If the BHC believes that through its scenario-analysis program it needs to quantify a relatively broader set of scenarios in order to reflect the true loss profile of the institution, it will be faced with deciding how many of these scenarios to include in the stressed-loss-estimation
process. This decision is particularly important since a relatively larger number of low-likelihood scenarios are unlikely to happen at the same time during the same nine-quarter
forecast period and might lead to artificially high stressed-loss numbers for the BHC (effectively quantifying losses greater than the implied likelihoods of the Fed’s adverse and severely adverse scenarios).
Finally, once the overall process for estimating operational-risk stressed losses has been executed and documented, the results must be adequately reviewed and challenged by suitable governance forums and committees. In order to facilitate this review and challenge, a range of benchmarking data and tools can and should be presented to the review and challenge committees. These include benchmarks based on historical internal and external loss data, for example, average nine-quarter losses from the internal loss data set, the most recent nine-quarter losses, and the worst nine-quarter losses. If the BHC has a robust LDA model, it may want to compare the severities predicted by the LDA model (for a range of percentile cutoffs, for example, 85th, 90th, and 95th percentiles) with the stressed-loss results derived from the approach described in the previous sections.

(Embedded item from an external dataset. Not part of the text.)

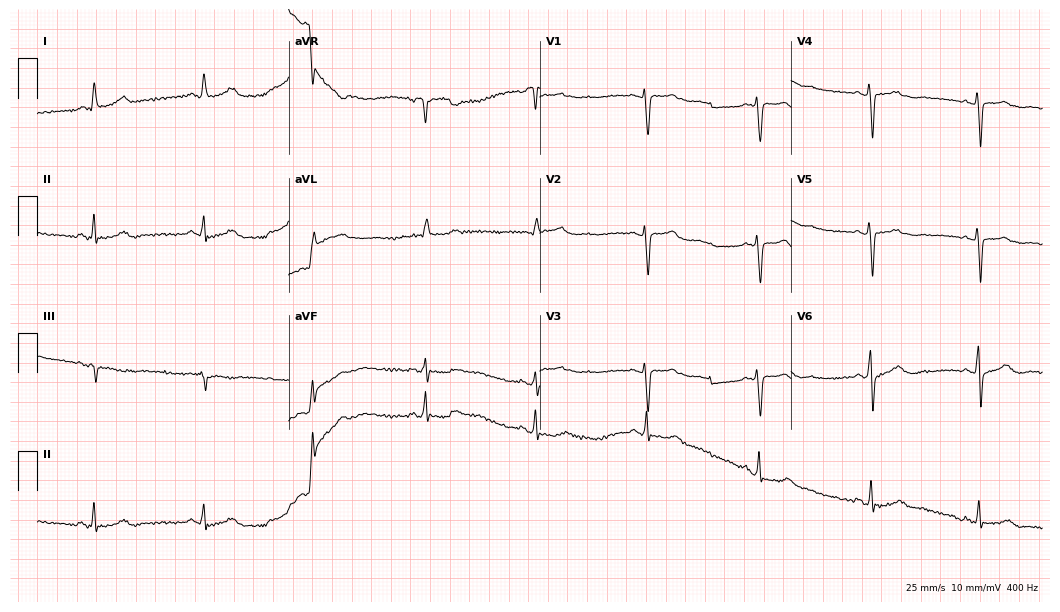
12-lead ECG from a 70-year-old woman (10.2-second recording at 400 Hz). No first-degree AV block, right bundle branch block, left bundle branch block, sinus bradycardia, atrial fibrillation or sinus tachycardia recorded for this tracing.
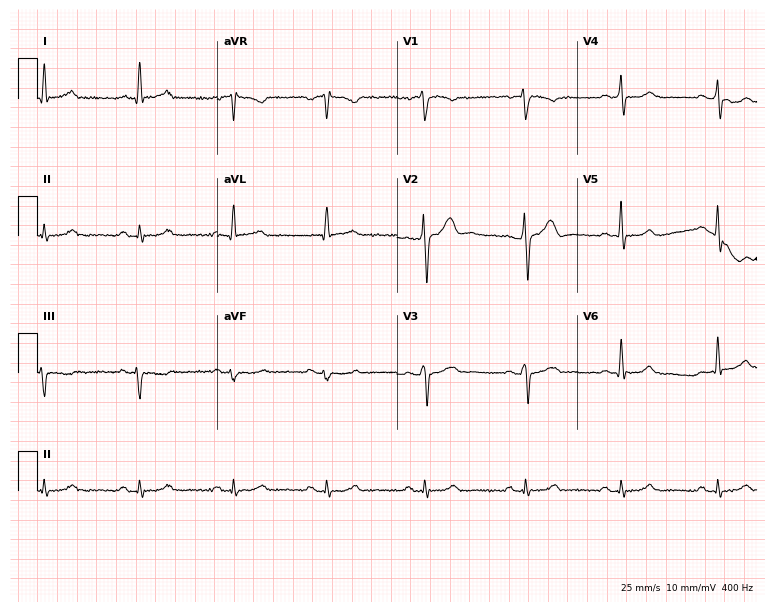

In our view, it is important for financial institutions to invest early to build the foundational capabilities of strong operational-risk stress testing, which can then transition into a business-as-usual activity for the institution. This involves creating and executing on a plan to strengthen the quality of internal loss data being collected, robust capture of operational-risk events and near misses, rolling out a robust scenario-analysis program with strong business involvement, and ensuring strong ongoing involvement of key stakeholders (for example, legal and compliance) in the program.
These efforts will have direct business benefits in the following ways:
getting a better understanding of the overall operational-risk profile of the bank, including sensitivities to key events and macro factors
providing greater visibility into operational-risk losses and loss events, thereby driving efforts to reduce losses
helping the institution get a handle on unknown risks and the safeguards and controls that may need to be established or strengthened
driving operational-risk appetite and capital-allocation decisions based on the stress-test results
In addition to the benefits described above, this approach will also ensure that the BHC can avoid supervisory objections in an environment where the bar is constantly rising—and thereby take the stress out of its operational-risk stress-testing activities.